Hal itu disampaikan Ketua FPRMI Wilayah Aceh, Muhammad Saleh saat audiensi dengan Plt. Sekda Aceh, Taufik di Kantor Gubernur, Rabu (2/9/2026).
Saleh membeberkan data Digital Report Juli 2026. Dari 1500 laporan ke Dewan Pers, 90 persen di antaranya terkait pemberitaan yang tidak berimbang.
“Ini anomali. Di satu sisi kita dituntut menjaga kode etik, di sisi lain dituntut viralitas. Akibatnya kepercayaan masyarakat ke media menurun,” ujar Saleh.
Ia merinci 5 tantangan besar media saat ini: Banjir hoax, laporan Dewan Pers, persaingan dengan influencer, perubahan algoritma YouTube, TikTok, Instagram, hingga tekanan ekonomi akibat AI.
“Perubahan algoritma bisa membuat berita yang tadinya banyak dilihat, tiba-tiba hilang jangkauannya. Ini tekanan besar bagi industri media,” katanya.
Untuk merespons itu, FPRMI Aceh akan menggelar pelantikan pengurus 9 Oktober 2026 dan diskusi “Potensi Jerat Pidana Dalam Produk Jurnalistik” pada 10 Oktober di Banda Aceh. Pematerinya dari PP FPRMI, Dewan Pers dan akademisi.
Saleh berharap Pemerintah Aceh mendukung agenda tersebut.
Menanggapi hal itu, Plt. Sekda Taufik menyatakan dukungan. Ia meminta media menjadi mitra pemerintah dalam menyampaikan informasi pembangunan yang akurat dan berimbang.
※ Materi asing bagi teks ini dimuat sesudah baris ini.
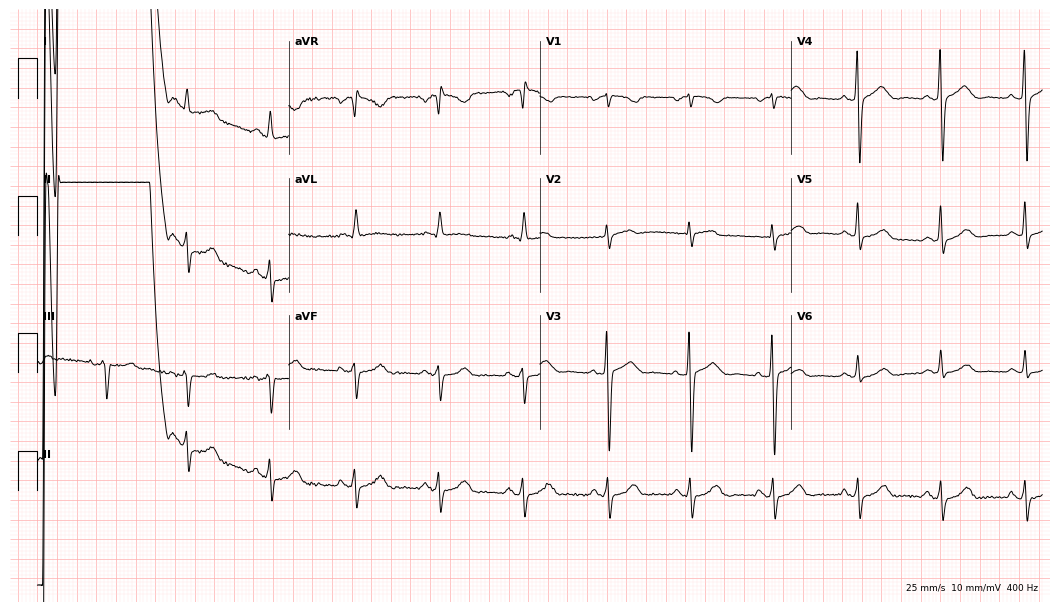
12-lead ECG from a 73-year-old woman (10.2-second recording at 400 Hz). Recorded interpretation: within normal limits.
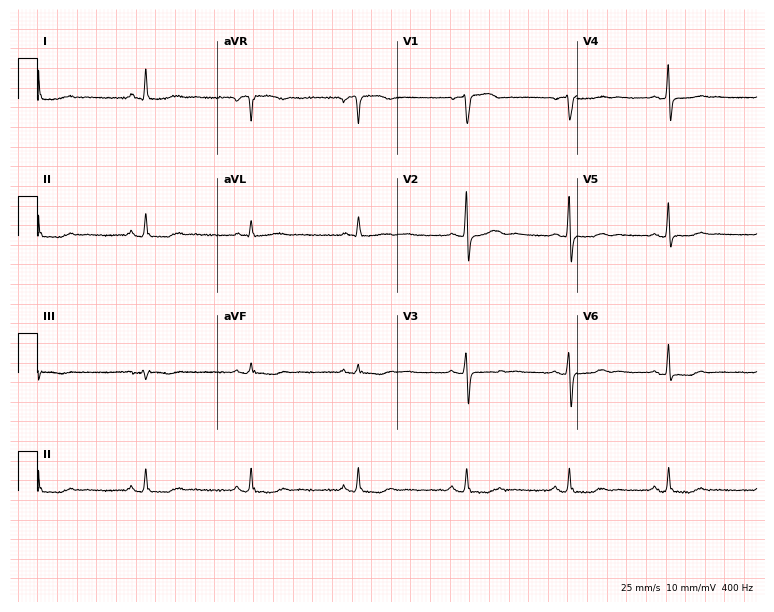
Resting 12-lead electrocardiogram. Patient: a woman, 61 years old. Read as a normal ECG.
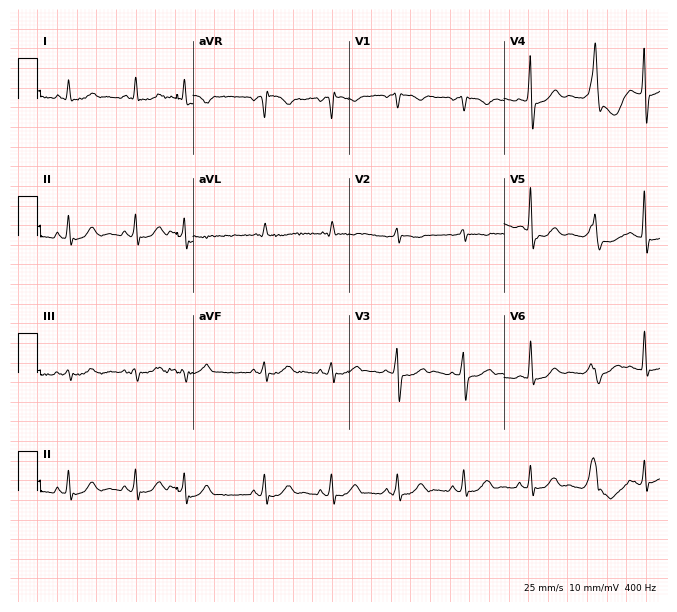
Electrocardiogram, an 82-year-old male patient. Of the six screened findings (first-degree AV block, right bundle branch block, left bundle branch block, sinus bradycardia, atrial fibrillation, sinus tachycardia), none is recorded. Only these six findings were labelled.
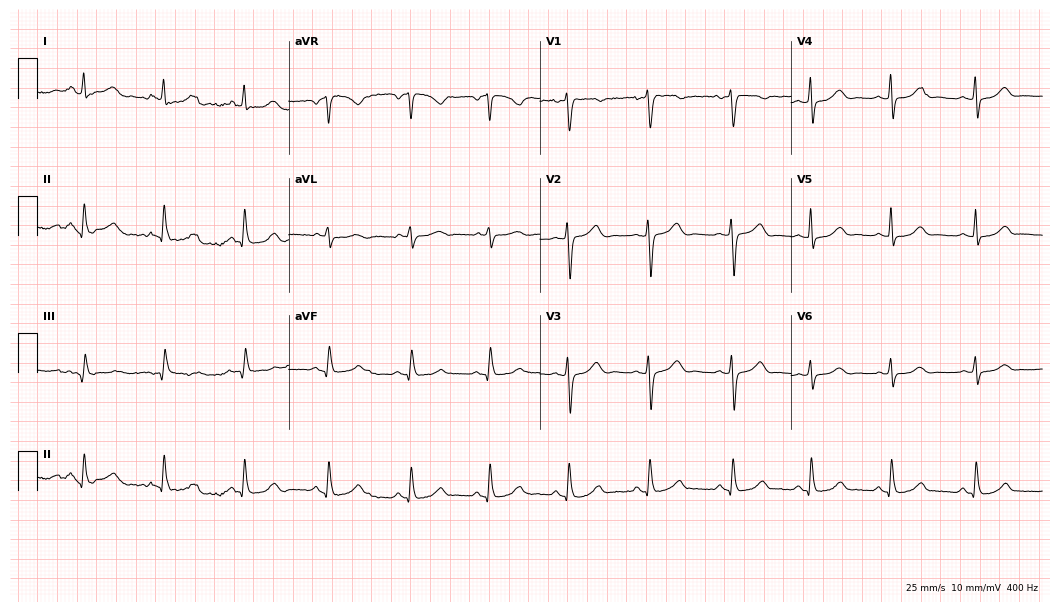
12-lead ECG from a 42-year-old female patient. Screened for six findings — first-degree AV block, right bundle branch block (RBBB), left bundle branch block (LBBB), sinus bradycardia, atrial fibrillation (AF), sinus tachycardia — none is recorded.
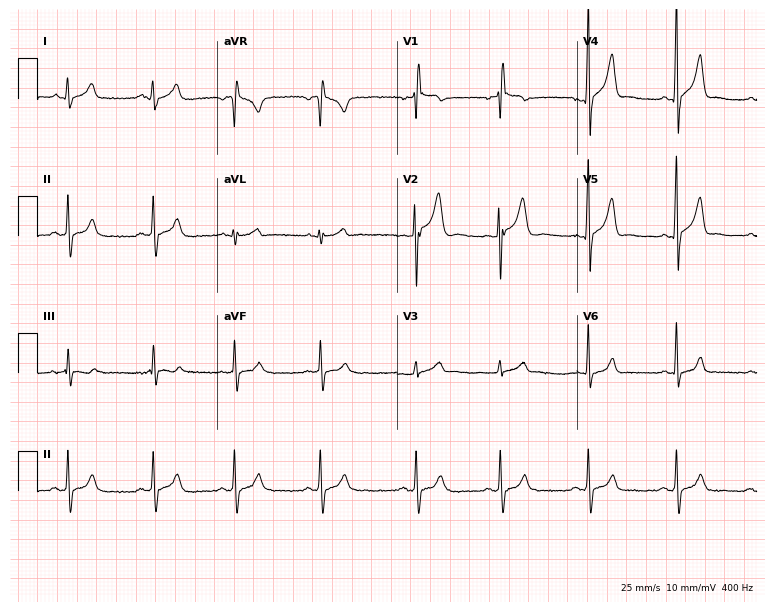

“Kami mendukung kegiatan yang baik. Yang penting bagaimana kita saling mendukung untuk menyampaikan informasi yang bertanggung jawab kepada masyarakat,” kata Taufik.
FPRMI sendiri dibentuk 17 Juli 2023 dengan tujuan mengawal profesionalisme jurnalisme di era digital dan mewujudkan ekosistem pers yang sehat.